We sit outside and people watch the passersby, much of whom remind me of the types you'd see in Chicago's Wicker Park. Soon enough, Lindsay and her family have to head off to meet a friend for dinner, and I wait a brief time before Bill meets me for the mystery events of the evening.


The first stop is Naked for Satan, a hip restaurant with a nude theme, as evidenced by the vintage burlesque and nude photos that are plastered on the walls leading to the restrooms. The place is less tack and more sexy and sultry, with exposed red Edison bulbs and vintage Victorian furniture. We order a couple of cheap ciders for $6 each at the happy hour price, then indulge in a few of the tapas-style dishes, like the braised pork cheek, heirloom carrots, and pumpkin ravioli.

Naked For Satan takes the name literally

We then hop on public transport and we head downtown where Bill takes me to Lui Bar, a swanky Gold-Rush era cocktail bar with spectacular views of the city from its 55th floor location.
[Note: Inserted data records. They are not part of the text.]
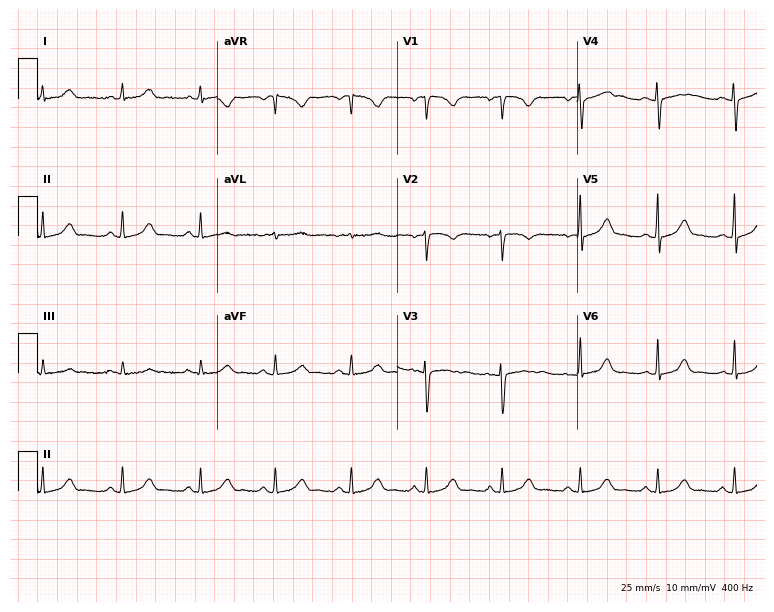
Resting 12-lead electrocardiogram. Patient: a 24-year-old female. None of these six findings is recorded: first-degree AV block, right bundle branch block, left bundle branch block, sinus bradycardia, atrial fibrillation, sinus tachycardia.
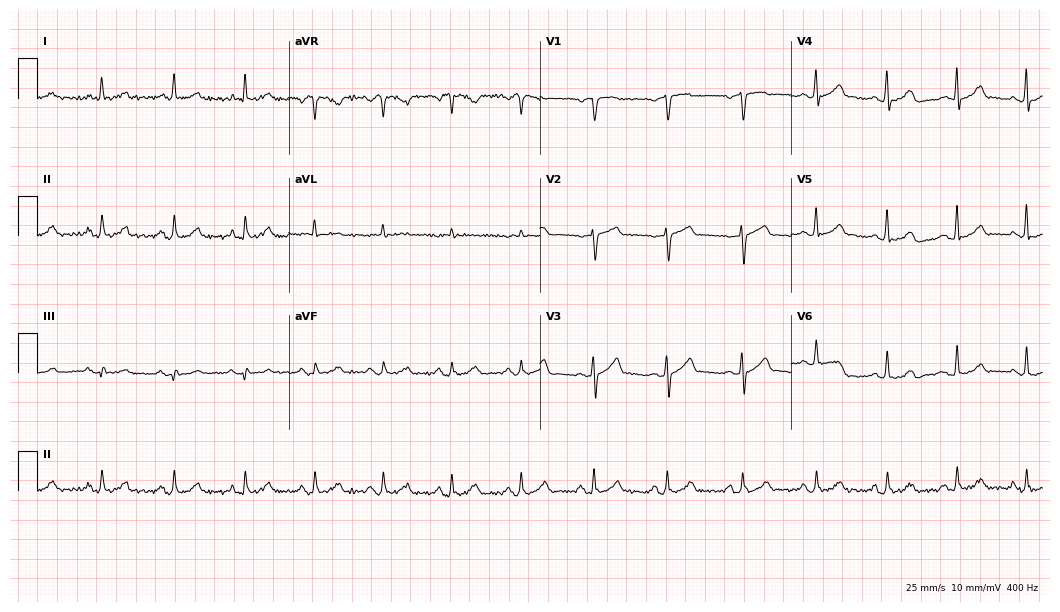
12-lead ECG from a 57-year-old male patient (10.2-second recording at 400 Hz). Recorded interpretation: within normal limits.
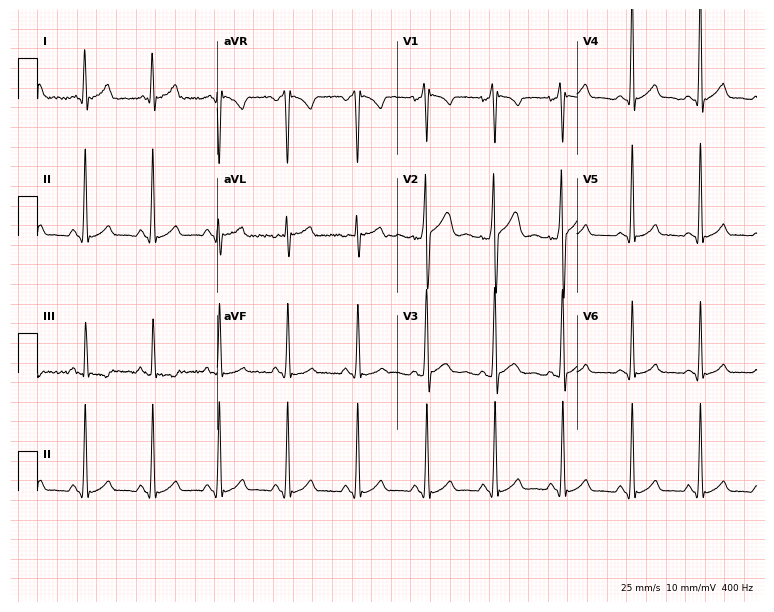
12-lead ECG from a male, 19 years old. Labelled as a normal ECG.
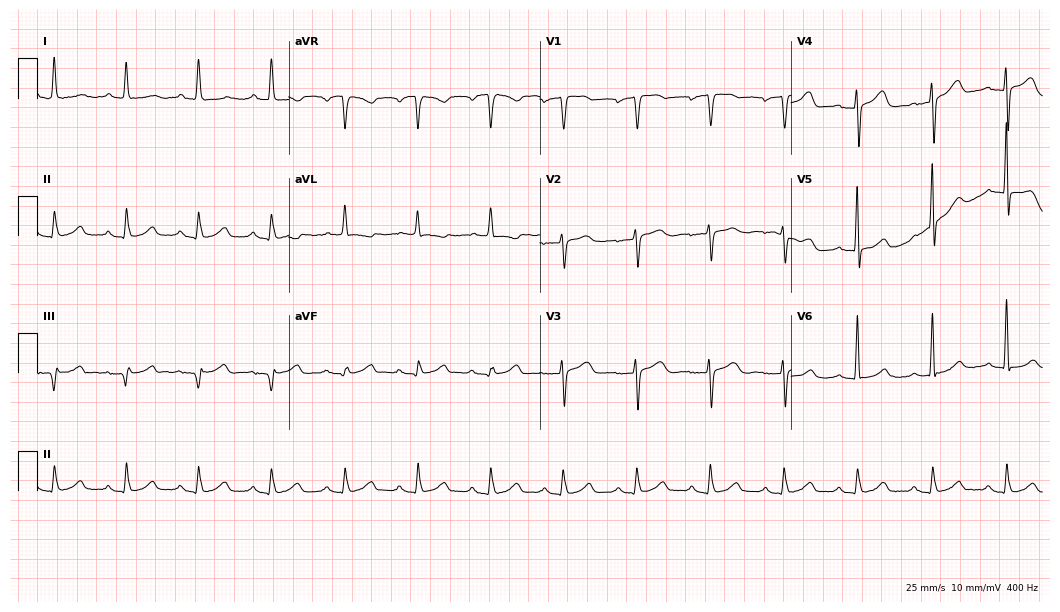
12-lead ECG from a woman, 84 years old (10.2-second recording at 400 Hz). Recorded interpretation: within normal limits.
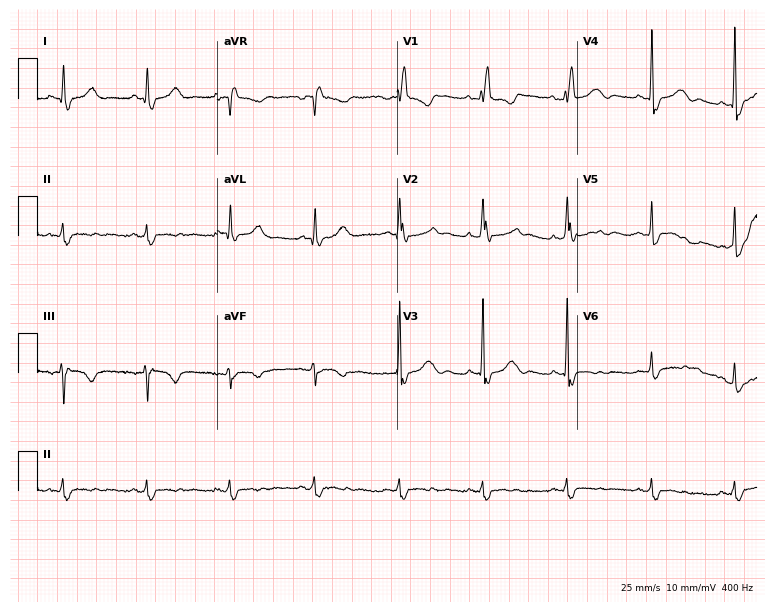
12-lead ECG from a 56-year-old female patient. Shows right bundle branch block (RBBB).
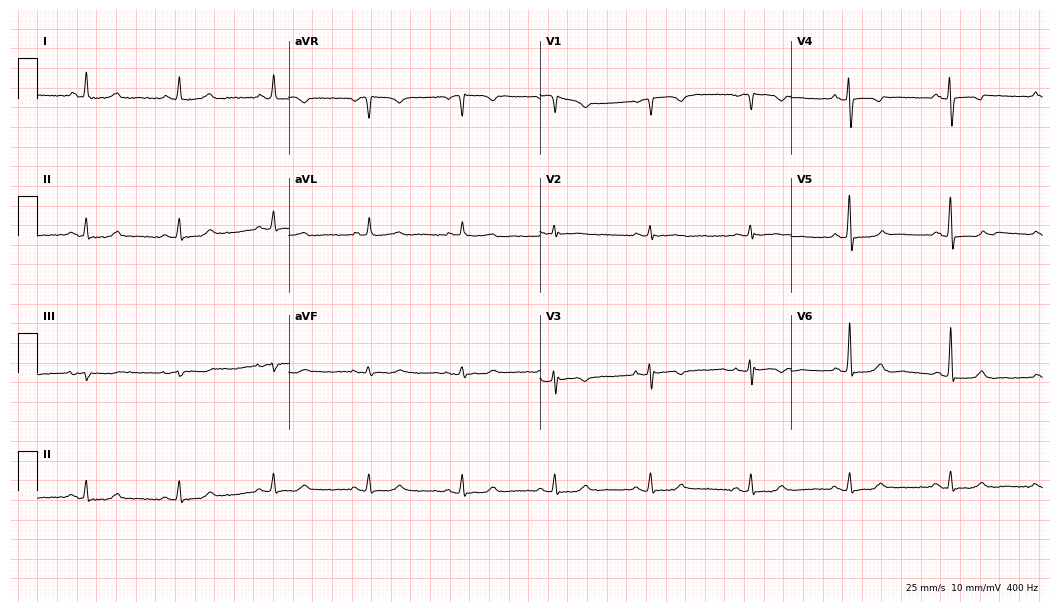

I ordered a Spiced Margarita, a savory and spicy drink with Zaatar syrup and hints of lime, oregano, cumin and sumac. My second drink was a lightly sweet and smooth Mary Pickford.

The view from Lui Bar

Despite the late hour, with the sun setting at nearly 9pm every night, the night still feels young, so we head off to wander around. Bill takes me to Hosier Lane, a famous spot for locals and tourists alike to get some fun photos of the alleyway graffiti that is goofy, thought provoking, beautiful, and political in nature. I had seen pictures online, and I was surprised how centrally located it was and how well-lit and safe it felt to be in a graffiti-riddled alleyway at night. Families were walking through it, so it didn't give the grungy vibe I'd expected from pictures.

I can officially say I saw a kangaroo and a koala in Australia...

Bill lookin' chill by the dumpsters of Hosier Lane

The dot art is a style of Aboriginal artwork in Australia

We wandered over to Federation Square, a public space and event area with galleries and restaurants. Most of it was closed, but a handful of people were cozied up on the lawn chairs laid out facing the massive screen playing highlights from the Australian Open, which is taking place in town.

Finally, we hop on the public transport to head back to Bill's place and call it a night, resting up for the unknown (to me, at least) activities ahead of us tomorrow!